Sin solución de continuidad

“El amor es astringente”. Fue lo primero que se le ocurrió y lo último que le dijo antes de dejarla perpleja en medio de la estación. Ella no lloró ni le contestó. Sólo pensó en tirarse a las vías y ni siquiera eso le salió bien. Un ciego que buscaba su lazarillo la atropelló haciéndola caer donde ella hubiera querido caer. El tren aportó el resto. Todos, incluido el novio -o técnicamente el ex- alcanzaron a ver el trágico cuadro. El ciego, que frenó su marcha a escasos metros, escuchó el accidente sin asimilar su rol protagónico.
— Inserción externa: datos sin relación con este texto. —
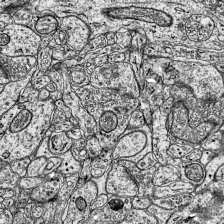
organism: Mouse
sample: Visual Cortex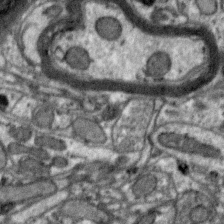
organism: Zebra finch
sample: Brain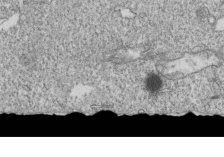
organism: Human
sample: HeLa cell HIV synapse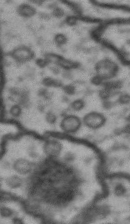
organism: Drosophila
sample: Brain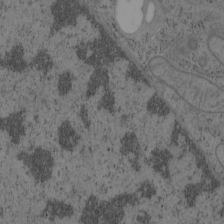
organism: Mouse
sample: OT-I killer T cells with ID8 ovarian cancer cells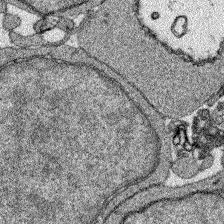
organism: Zebrafish
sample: Larval olfactory bulb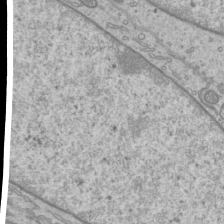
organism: Mouse
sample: Cilia; mouse epididymis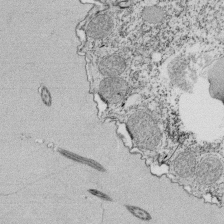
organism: Tetrahymena
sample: Cilia in tetrahymena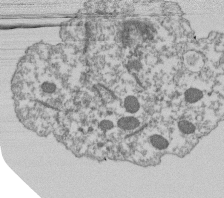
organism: Dictyostelium discoideum
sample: Dictyostelium multivesicular bodies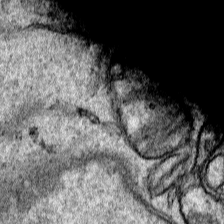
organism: Human
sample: Mitochondria in HCT116 cells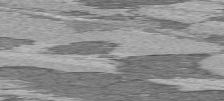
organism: C57BL Mouse
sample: Heart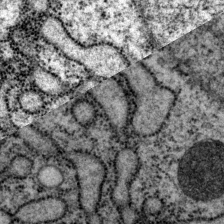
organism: P. pacificus
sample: Pharynx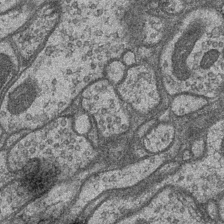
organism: Drosophila
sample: Optic medulla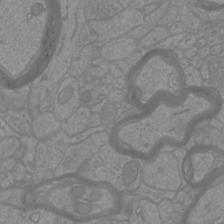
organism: Mouse
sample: Cortical neurons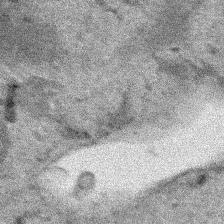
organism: Human
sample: Mitochondria in HCT116 cells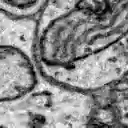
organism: Zebrafish
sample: Brain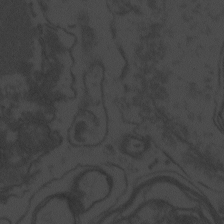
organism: Zebrafish
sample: Macrophage infected with Toxoplasma gondii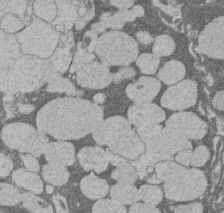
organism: Rat
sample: Salivary granule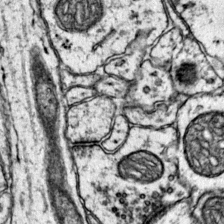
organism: Mouse
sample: Primary visual cortex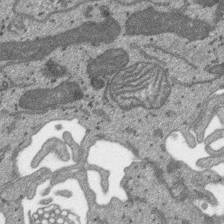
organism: Human
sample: Lung epithelial cells infected with SARS-CoV-2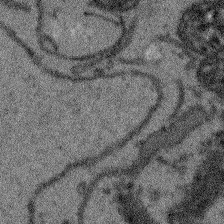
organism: Arabidopsis thaliana
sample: Root tip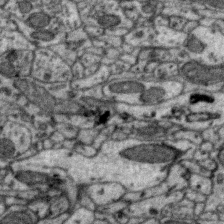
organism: Zebra finch
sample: Brain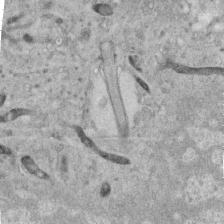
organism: Human
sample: Centriole in RPE cells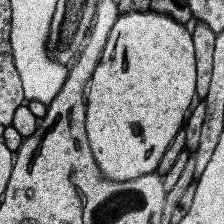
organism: Human
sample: Temporal Lobe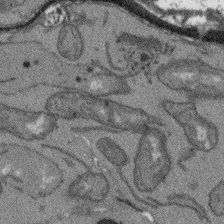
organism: Arabidopsis thaliana
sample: Root tip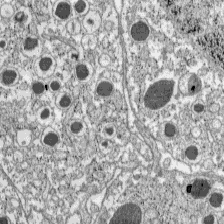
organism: C57BL Mouse
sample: Pancreatic islet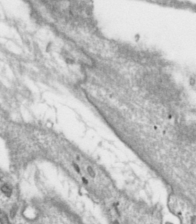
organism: Toxoplasma gondii
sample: Parasites in a vacuole inside a host cell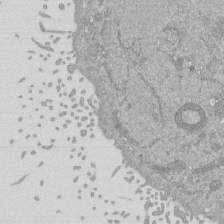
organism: Mouse
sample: ED-1 cell nuclei; centrioles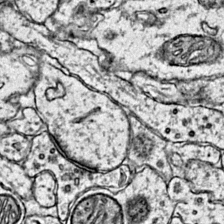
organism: Mouse
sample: Primary visual cortex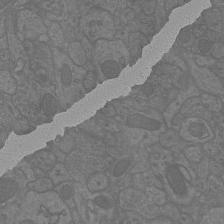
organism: Mouse
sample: Cortical neurons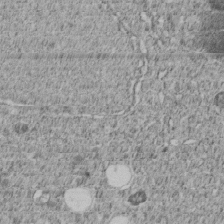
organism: C. elegans
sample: C. elegans embryo early stage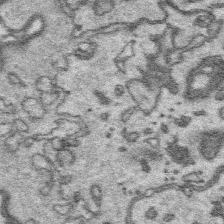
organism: Platynereis dumerilii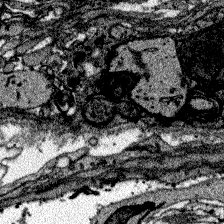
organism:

Las miradas de los testigos se cruzaron y en ellas se podía leer: no le digamos que él es el culpable. Quien sí intuyó la gravedad del asunto fue su perro; el hasta entonces fugado apareció de improviso y en segundos lo sacó de allí. Como si nada, el ciego continuó con su trabajo: sacó la armónica, colocó su sombrero en el piso y tocó más inspirado que nunca esa melodía irlandesa inspirada en la historia de una mujer despechada que muere bajo las ruedas de un tren. Los aplausos y unas cuantas monedas le dibujaron una sonrisa más cínica que de costumbre. Años pasarán para que olvide su perfume; ese irrespirable aroma a limón que anida en su conciencia como una música insoportable.